Dad worked as an insurance adjuster and went to law school at night. Soon I had two sisters. Fortunately, when he graduated, he landed a job in the Brooklyn DA’s office. We moved into a bigger rent controlled apartment in the same building. We weren’t exactly the Nelsons, but I didn’t know that.
On Thanksgiving day, the old man would pack us into the ’37 Plymouth and we’d head off down Eastern Parkway to Bushwick for dinner at my grandparent’s. Once we left Queens, there were barely any trees.
Grandma and Grandpa and my young uncle lived in a coldwater flat on the second story of a four story brownstone walk-up on Himrod Street. The neighborhood’s claim to fame was favorite son Jackie Gleason, a symbol of hope on a bleak landscape of rows of identical buildings. The Irish were there before the Italians took over. Later, it would be the Puerto Ricans.

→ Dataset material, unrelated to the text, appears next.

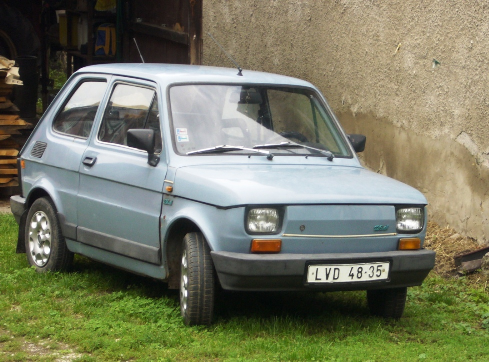 Fiat 126 s levickou ŠPZ vzoru O94 (LVD 48-35)

The apartment was called a coldwater flat, because tenants had to make their own heat and hot water. There was a potbelly stove and a manually operated gas water heater. Each resident had a coal bin in the basement. It was also called a railroad flat, because there was no hallway. To get from one end of the apartment to the other, one had to walk through each of the rooms.

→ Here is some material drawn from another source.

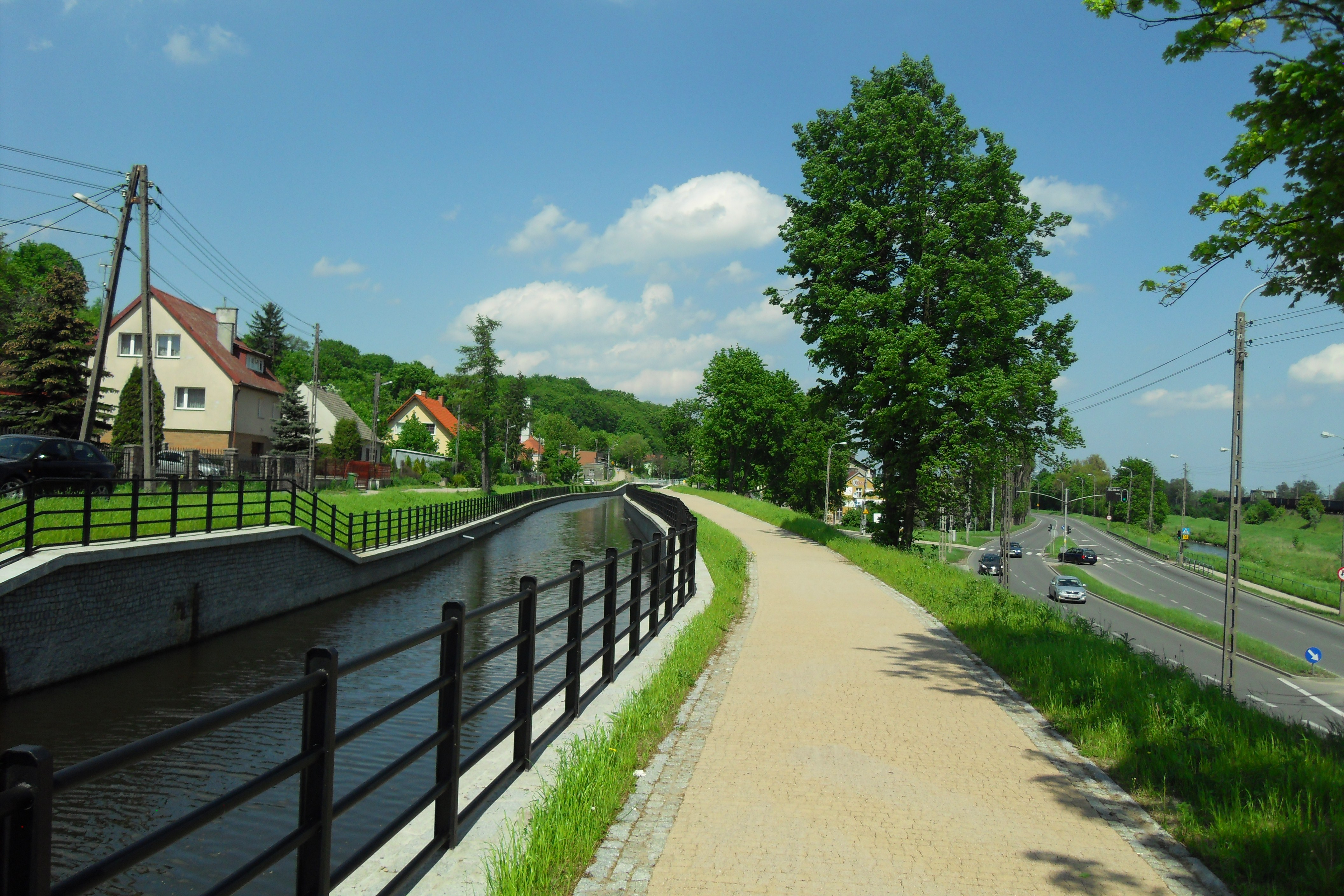 Gdańsk Święty Wojciech - kanał Raduni, widok w kierunku ujścia. Stan po przebudowie.

My old man would drop us in front of the building and look for a place to park the Plymouth. We had to climb a long flight of stairs to get to their apartment door. All the way up we were lured by the aroma of garlic and olive oil, homemade tomato sauce, a turkey roasting in the oven, and handmade spinach and cheese ravioli drying all over the kitchen.
Our dinner was a feast by anyone’s standards. The ravioli was just a first course, during which I would enter into mortal combat with my uncle over mushrooms sautéed in garlic and olive oil. By the time the turkey and vegetables were served, we were all pretty much stuffed. After dinner there were Italian pastries from the local bakery. I remember my mother letting me have only half a cannoli. She knew my eyes were bigger than my stomach.
My grandfather, who spoke no English, had a giant multiband international radio that look like a Wurlitzer juke box. I don’t remember ever hearing it work, but I do remember getting yelled at for poking at the many different colored buttons. Shortly after Thanksgiving, he would start setting up his antique Lionel train set for Christmas. Every year, at the base of the Christmas tree, he would create a mountain village reminiscent of the village where he was born. The train would run in and out of a tunnel and, although it was only a simple loop, it created the impression of a whole other world; the world of my grandfather that I would never know. When I think of him now, I think of him cracking walnuts for his grandchildren and offering us roasted chestnuts that we always declined, or teasing us, telling us through my mother that there were mice in the walls.
Eventually, the males would gravitate to the black and white TV in the living room to watch football while the women did the dishes. Soon there would be a chorus of snores as the tryptophan kicked in. It was warm in that coldwater flat in Bushwick. And, while I’m sure the adults still had plenty of worries, we kids felt safe and secure in the that Thanksgiving routine.
The last Thanksgiving we celebrated in Bushwick, I arrived on my own on the el. It must have been 1957 and I would have been thirteen. I had been to a football game at one of the city high schools. That winter we would move to the suburbs on Long Island and, thereafter, dinner would be at our house. We still had the ravioli and the mushrooms, but it was never quite the same without that long climb up the stairs to Grandma’s place.
I went on to a small college in New England and returned to Brooklyn for law school. Years later, in a notorious case, I defended a drug dealer who was charged with killing a woman in a drive-by shooting in Bushwick in a building like the one where my grandparents lived.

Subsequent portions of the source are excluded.